Abstract
Purpose
Hepatitis C virus (HCV) is increasingly prevalent in pregnancy and among people with substance use disorders (SUD). Highly effective treatments are now available for chronic HCV. Qualifying for HCV treatment often requires preauthorization and several clinical criteria, including laboratory assessment of liver function and other infectious diseases and liver imaging to assess for fibrosis. Linkage to care (LTC) models have been shown to assist with obtaining the necessary clinical information (laboratory assessment/liver imaging) and improving HCV treatment rates in non-pregnant individuals.
Description
Beginning in December 2020, a specialized LTC team identified patients with HCV viremia who were interested in postpartum treatment. The LTC team assisted patients with completing the necessary clinical criteria (laboratory assessment and liver imaging) for HCV treatment. Patients were then linked to infectious disease specialists who prescribed treatment to patients via telemedicine. Most patients identified with HCV were enrolled in our institution’s co-located obstetric and SUD program, which provides continued care until 1 year postpartum.
Assessment
In 2019, an internal review identified that none of the 26 pregnant patients with HCV viremia in our co-located obstetric and SUD program were prescribed direct-acting antiviral (DAA) treatment within 12 months postpartum. Between December 2020 and July 2022, our HCV LTC team identified 34 patients with HCV who were eligible for treatment. Of these patients, 55% (19/34) obtained all necessary laboratory and liver imaging requirements and 79% (15/19) were prescribed DAA treatment after a telehealth visit with an infectious disease specialist. All fifteen patients who were prescribed treatment participated in the co-located obstetric and SUD program.

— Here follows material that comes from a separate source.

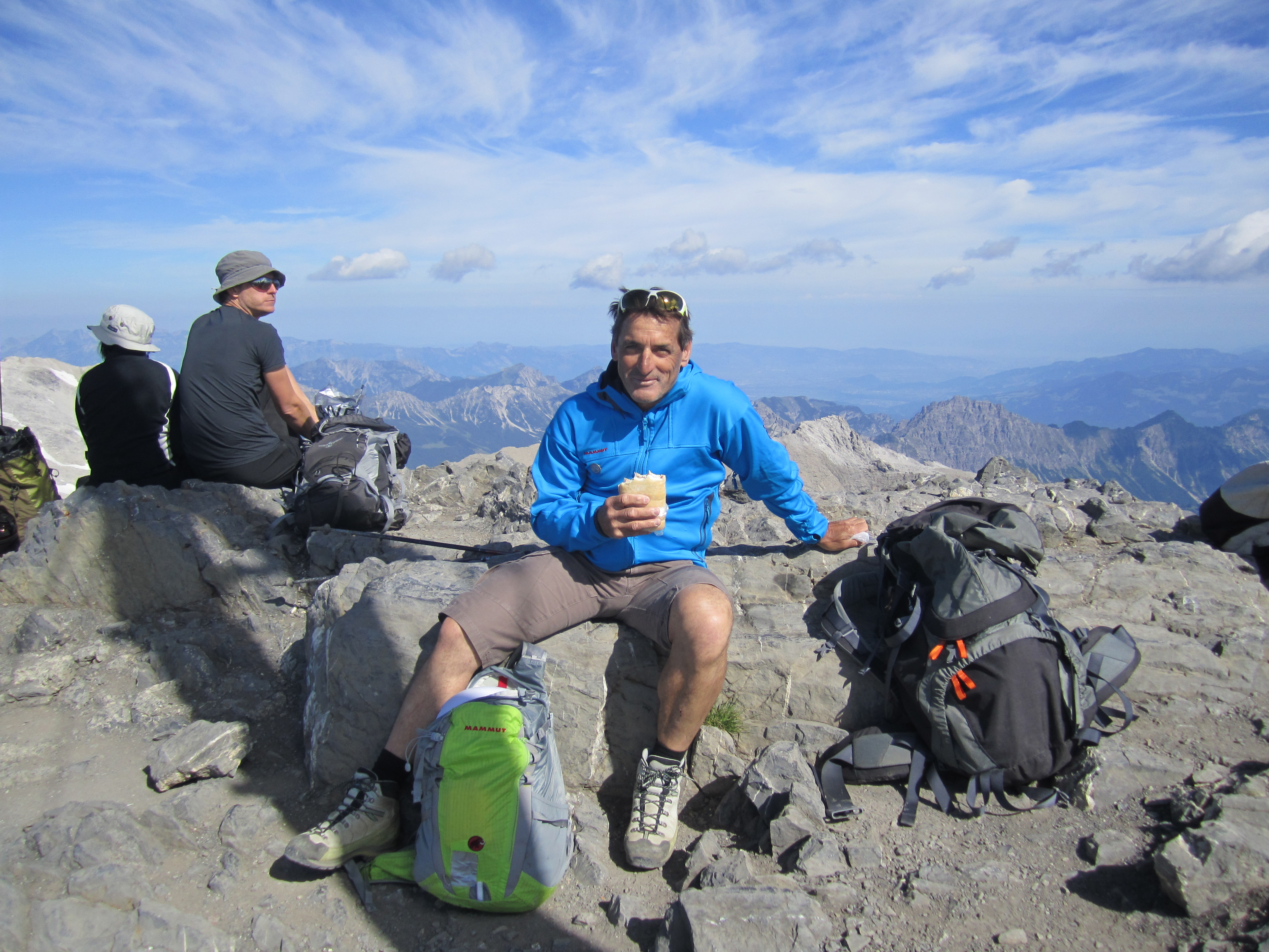 op de Schesaplana

The largest barrier to obtaining treatment was completing the necessary laboratory and liver imaging requirements for prescribing DAA. Only one patient who did not receive care in our co-located obstetric and SUD program had completed the necessary laboratory and liver imaging requirements to proceed with treatment but did not follow up with the infectious disease specialist for DAA treatment.
Conclusion
Our HCV LTC program was successful in treating postpartum patients for HCV if they participated in the co-located obstetric and SUD program at our institution. Creating a partnership with an infectious disease specialist and utilizing telemedicine were beneficial strategies to connect patients to treatment for HCV during the postpartum period.
Significance
Hepatitis C virus (HCV) is increasingly prevalent in the pregnant population and among individuals with SUD. Highly effective HCV treatments are available postpartum, however LTC is underutilized during prenatal and postpartum care. A LTC model involving a co-located obstetric and SUD program, partnership with a referral department, and telemedicine was effective at improving HCV treatment rates at our institution.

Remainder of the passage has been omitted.